No room for interpretation?

From the initial release of Microsoft Academic in 2016, up until 6 months ago, our semantic search algorithm focused on generating results that best matched semantically coherent interpretations of user queries, informed by the Microsoft Academic Graph (MAG).

To better explain, let’s examine the query “covid-19 science”. Traditional search engines based on keyword search (i.e. Google Scholar, Semantic Scholar, Lens.org, etc.) do an excellent job of retrieving relevant results that have keyword matches for “covid-19” and variations of “science” (science, sciences, scientific, etc.) Our system, however, prefers to interpret “covid-19” as a shorthand reference (synonym) of the topic “Coronavirus disease 2019 (COVID-19)” and “science” as the journal “Science” because MAG suggests this interpretation will turn up more highly cited and relevant papers than treating the query as simple paper full-text (title/abstract/body) keywords. This distinction is important, as it allows our semantic search algorithm to leverage semantic inference to retrieve seminal publications that do not strictly contain “covid-19” as keywords, yet are nevertheless relevant and important.

Regardless, we still previously allowed for rudimentary keyword matching, namely, prefix and literal unigram matching of publication titles (with no support for stemming or spelling corrections). Unfortunately, the outcome of this limited keyword matching was frequently encounters with the dreaded “no results” page.

For example, assume you were looking for a paper that you thought was named “heterogeneous network embeddings via deep architectures”. Entering this phrase as a query would result in no suggestions and an error page if executed on the site:

No search results

This is a classic case of users knowing what they want but having difficulty getting an algorithm to understand. A common problem with keyword search is it puts the burden of choosing the “right” keywords for a query squarely on the shoulder of the user.

Now with our newest search implementation this same query will work exactly as intended:

Paper search result with dropped term

To understand why this now works we first need to explain how our semantic search implementation works.

Ok, maybe a little room for interpretation

To put it simply, we’ve changed our semantic search implementation from a strict form where all terms must be understood to a looser form where as many terms as possible are understood.

The formulation of semantic interpretations (as explained above) remains unchanged, in that the knowledge in MAG still plays the central role in guiding how a query should be interpreted. What has changed is that when a portion of a query is thought to refer to full-text properties (i.e. title, abstract), the algorithm can now dynamically switch to a new scoring function that is more appropriate than literal unigram matching and hence less brittle as the example above shows.
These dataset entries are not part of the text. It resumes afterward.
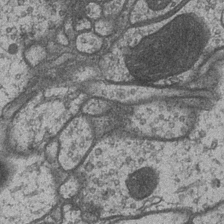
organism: Drosophila
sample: Optic medulla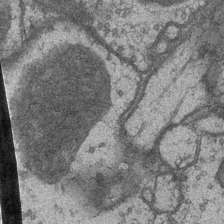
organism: Drosophila
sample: Optic medulla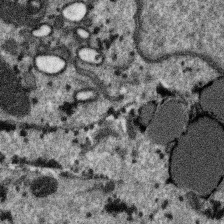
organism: Human
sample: Lung epithelial cells infected with SARS-CoV-2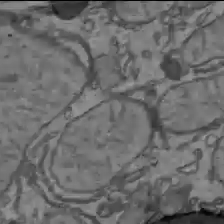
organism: C57BL Mouse
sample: Liver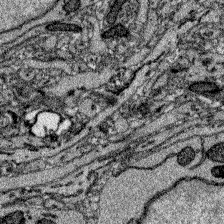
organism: Zebrafish
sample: Larval olfactory bulb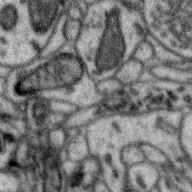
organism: Zebra finch
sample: Brain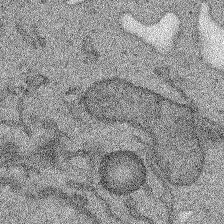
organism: Human
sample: HeLa cells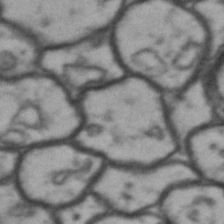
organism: Drosophila
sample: Brain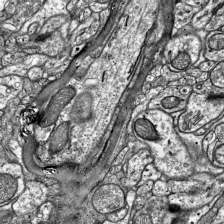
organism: Mouse
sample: Visual Cortex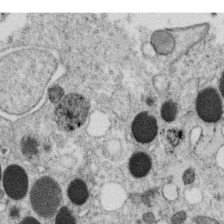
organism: C. elegans
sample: C. elegans oocyte; sperm cells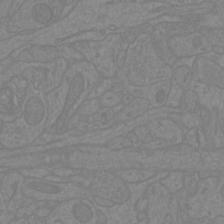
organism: Mouse
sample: Cortical neurons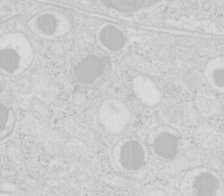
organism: Mouse
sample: Pancreas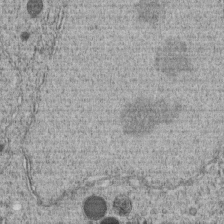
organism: C. elegans
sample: C. elegans embryo early stage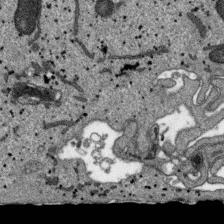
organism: Human
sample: Lung epithelial cells, uninfected (mock) control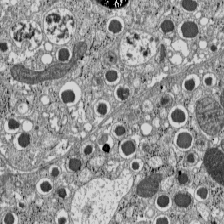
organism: C57BL Mouse
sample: Pancreatic islet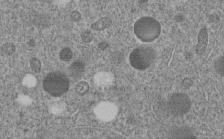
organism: C. elegans
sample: C. elegans embryo early stage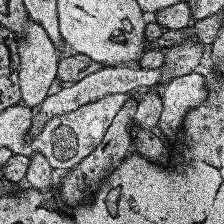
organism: Human
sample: Temporal Lobe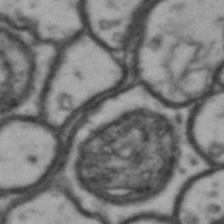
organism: Drosophila
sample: Brain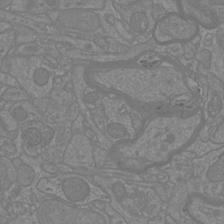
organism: Mouse
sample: Cortical neurons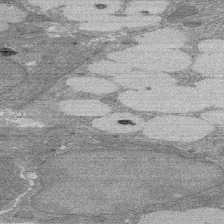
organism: Rat
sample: Salivary granule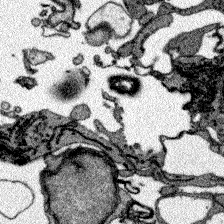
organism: Zebrafish
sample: Larval olfactory bulb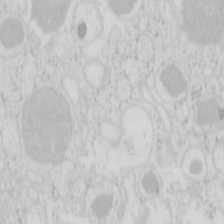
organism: Mouse
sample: Pancreas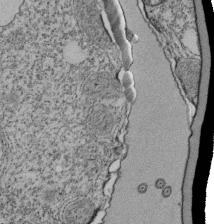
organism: Tetrahymena
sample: Cilia in tetrahymena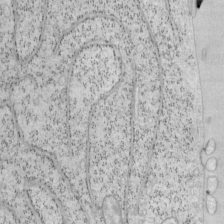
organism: Mouse
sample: OT-I killer T cells with ID8 ovarian cancer cells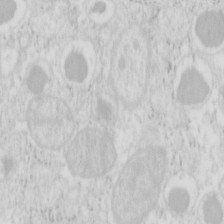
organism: Mouse
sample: Pancreas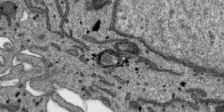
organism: Human
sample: Lung epithelial cells, uninfected (mock) control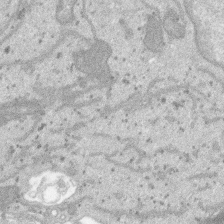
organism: Human
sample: Lung epithelial cells infected with SARS-CoV-2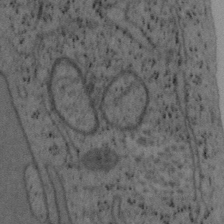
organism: Human
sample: HeLa cells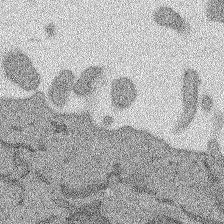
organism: Human
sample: HeLa cells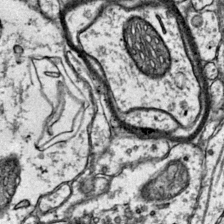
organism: Mouse
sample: Primary visual cortex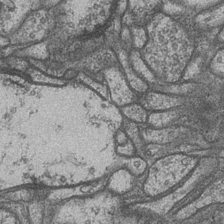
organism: Drosophila
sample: Optic medulla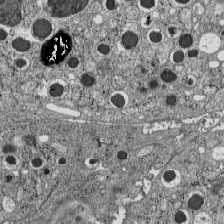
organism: C57BL Mouse
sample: Pancreatic islet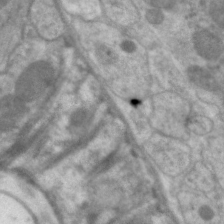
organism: C. elegans
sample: Pharynx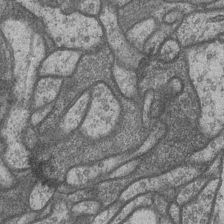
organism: Drosophila
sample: Optic medulla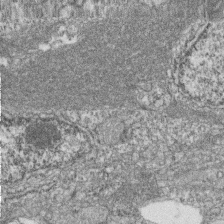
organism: Zebrafish
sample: Cilia; retinal pigment epithelium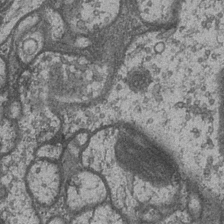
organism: Drosophila
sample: Optic medulla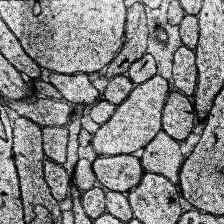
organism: Human
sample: Temporal Lobe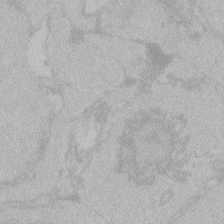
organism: Zebrafish
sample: Macrophage infected with Toxoplasma gondii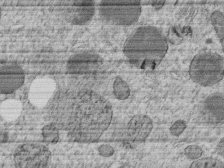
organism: C. elegans
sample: C. elegans embryo early stage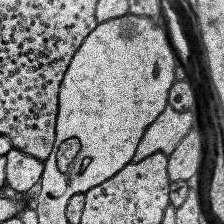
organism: Human
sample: Temporal Lobe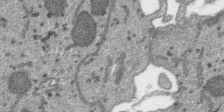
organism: Human
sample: Lung epithelial cells infected with SARS-CoV-2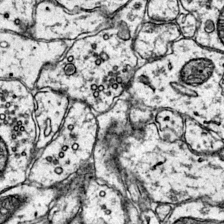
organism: Mouse
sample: Primary visual cortex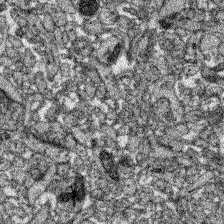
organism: Zebrafish
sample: Larval olfactory bulb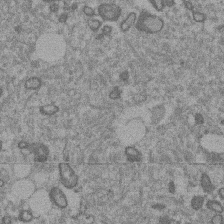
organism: Mouse
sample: Dividing mouse embryo 1 cell stage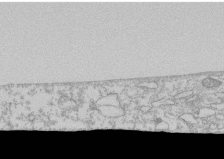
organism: Human
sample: CRL-1474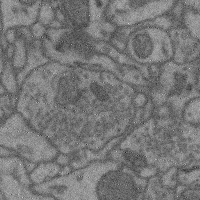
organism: Mouse
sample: Cerebral cortex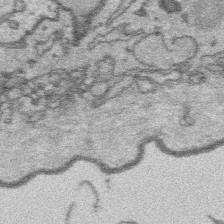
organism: Platynereis dumerilii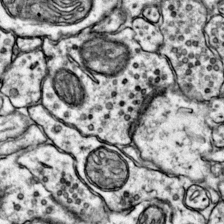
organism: Mouse
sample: Primary visual cortex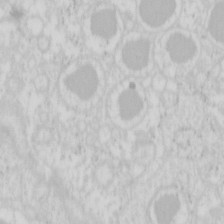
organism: Mouse
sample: Pancreas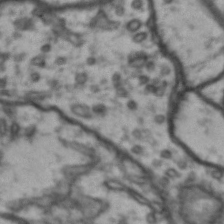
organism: Drosophila
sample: Brain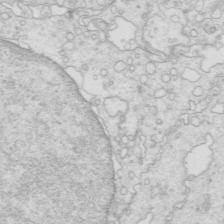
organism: Mouse
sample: Multiciliated cells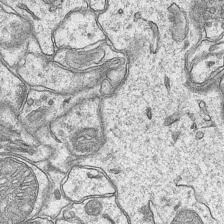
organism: Mouse
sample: CA1 Hippocampus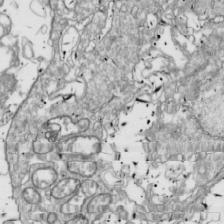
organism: Drosophila
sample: Cell division; meiosis; drosophila spermatocytes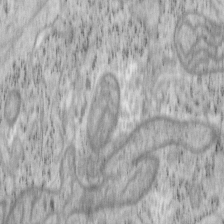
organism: Human
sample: HeLa cells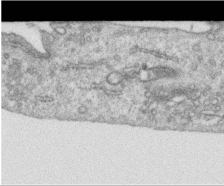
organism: Human
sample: Centriole in RPE cells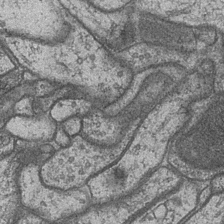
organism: Drosophila
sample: Optic medulla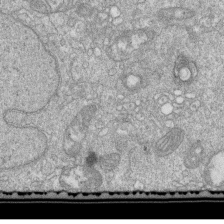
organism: Human
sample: HeLa cell HIV synapse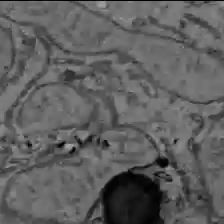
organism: C57BL Mouse
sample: Liver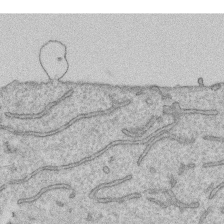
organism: Human
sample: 1205lu cells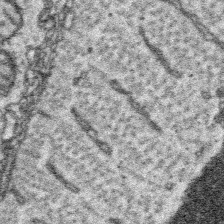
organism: Platynereis dumerilii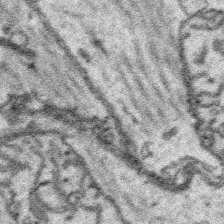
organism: Platynereis dumerilii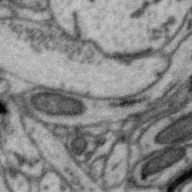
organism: Zebra finch
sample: Brain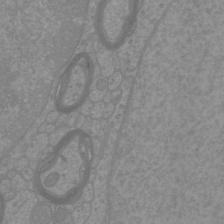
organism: Mouse
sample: Cortical neurons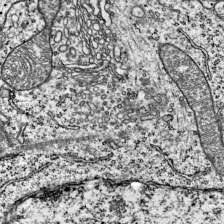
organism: Mouse
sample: Visual Cortex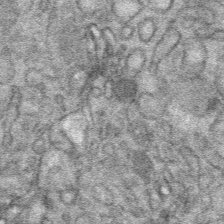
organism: Mouse
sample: Mouse Salivary gland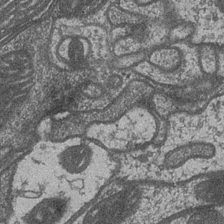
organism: Drosophila
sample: Optic medulla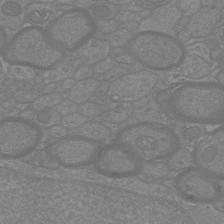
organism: Mouse
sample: Cortical neurons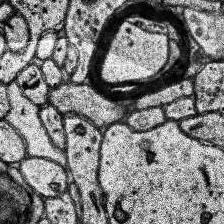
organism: Human
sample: Temporal Lobe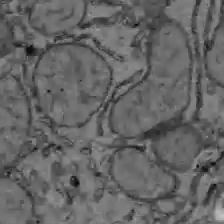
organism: C57BL Mouse
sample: Liver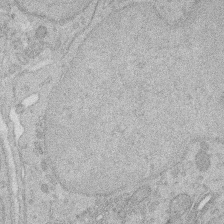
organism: Rat
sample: Salivary granule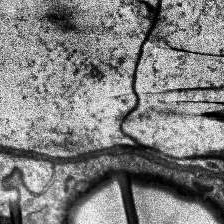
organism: Human
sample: Temporal Lobe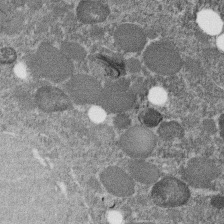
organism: C. elegans
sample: C. elegans embryo early stage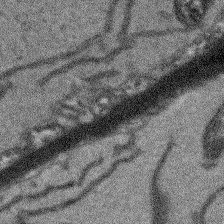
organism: Arabidopsis thaliana
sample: Root tip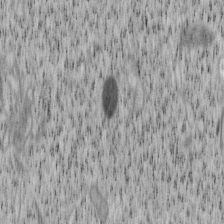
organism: Human
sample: HeLa cells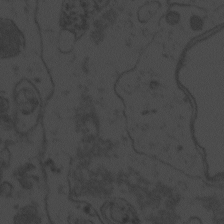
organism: Zebrafish
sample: Macrophage infected with Toxoplasma gondii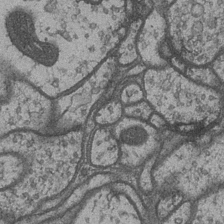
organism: Drosophila
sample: Optic medulla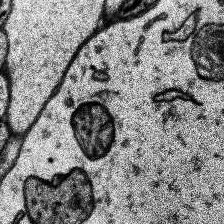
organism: Human
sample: Temporal Lobe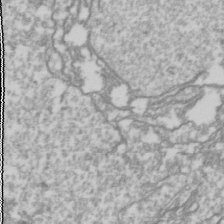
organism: Drosophila
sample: Cell division; meiosis; drosophila spermatocytes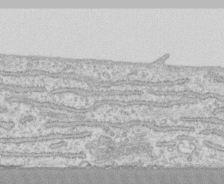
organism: Human
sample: CRL-1474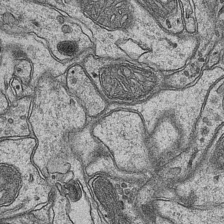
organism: Mouse
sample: CA1 Hippocampus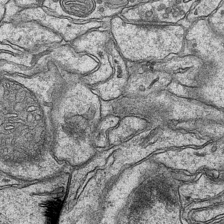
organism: Mouse
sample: CA1 Hippocampus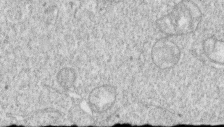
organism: Human
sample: HeLa cell HIV synapse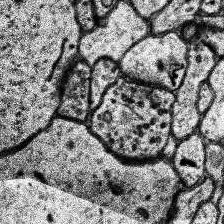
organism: Human
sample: Temporal Lobe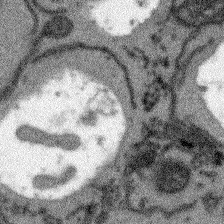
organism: Arabidopsis thaliana
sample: Root tip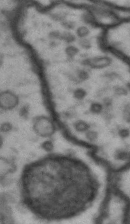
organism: Drosophila
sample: Brain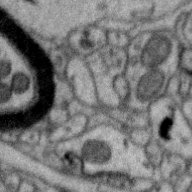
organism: Zebra finch
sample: Brain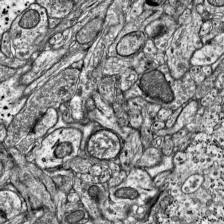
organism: Mouse
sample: Visual Cortex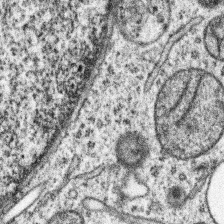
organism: Human
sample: HeLa cells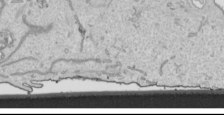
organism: Human
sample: Mitochondria in HCT116 cells

Going a bit deeper, let’s define what “as many terms as possible are understood” means. By its nature, loose semantic query interpretation will produce interpretations with the highest coverage first and fastest, and as interpretations with less coverage (i.e. terms are dropped from consideration) are generated the relevance and speed decrease. The reasons for this are technical and have to do with the search space growing exponentially as the query considered becomes less specific. So in practice “as many as possible” is better defined as “as many as possible in a fixed amount of time”.

This means that factoring in variables such as query complexity and service load, the results generated from a fixed timeout where terms are more loosely matched (aka the result “tail”) could vary between sessions. However because the interpretations with highest coverage are generated first, the results they cover (aka the “head”) are very stable.

While this change is a great remedy for queries with full-text matching intent, the loosened interpretation does also impact semantic search results as they are no longer as concise as before due to a longer result “tail” that includes full-text matches.

As always, an example speaks a thousand words:

Query formulation

BEFORE

Show results matching top interpretations where all query terms are understood, ranked only by paper salience (static rank, aka importance)

AFTER

Show results matching top interpretations where as many query terms as possible are understood, ranked first by number of terms matched then by paper salience

Let’s take a closer look at the new “loose” semantic search algorithm, as it comes with a new user interface that illustrates how each search result is understood in the context of the user query:

As mentioned earlier, results are first ranked based on the number of query terms matched. In this case the first result matched all query terms and takes the top spot even though it has a lower static rank (and citation count) than the following two results. Another important item to call out is that when query terms are matched using synonyms, the synonymous terms are shown in parenthesis next to the canonical form, e.g. the user typed “z shen” but it was matched to “zhihong shen”.

 

Here we can see the new semantic search results are based on “loose” interpretations. In both cases, the query terms “acl 2018” were not understood in the context of the result, and were shown as crossed out while the other terms maintain the same semantic understanding as the first result. Additionally, both results have a higher static rank than the first result but are ranked lower because they match less of the query.

 

As we look farther into the tail of results we can see how much of the query can be dropped (in this case 4 of the 8 query terms).

 

Matching phrases

Historically Microsoft Academic has support for matching queries to values in a few different ways:

  • Matching exact values, e.g.
    “a web scale system for scientific knowledge exploration” => “a web scale system for scientific knowledge exploration”
  • Matching the beginning of values (aka prefix completions, only available as query suggestions), e.g.
    “a web scale system for scientific” => “a web scale system for scientific knowledge exploration
  • Literally matching words from the value, e.g.
    “microsoft academic overview” => “an overview of microsoft academic service mas and applications

In addition we now support a new form of partial value matching based on phrases. This is a common feature frequently seen in keyword search, where query interpretation prefers interpretations with closer term proximity. For example, comparing results for the query “deep learning brain images” based on simple word matching and phrase matching:

Top 5 papers using word matching, where results are based on matching words and ranking based on paper static rank:

  • Classification of CT brain images based on deep learning networks
    (Static rank = -18.994, Distance = 4)
  • Unsupervised Deep Feature Learning for Deformable Registration of MR Brain Images
    (Static rank = -19.036, Distance = 8)
  • Application of deep transfer learning for automated brain abnormality classification using MR images
    (Static rank = -19.305, Distance = 10)
  • Age estimation from brain MRI images using deep learning
    (Static rank = -19.727, Distance = 6)
  • Exploring deep features from brain tumor magnetic resonance images via transfer learning
    (Static rank = -20.06, Distance = 13)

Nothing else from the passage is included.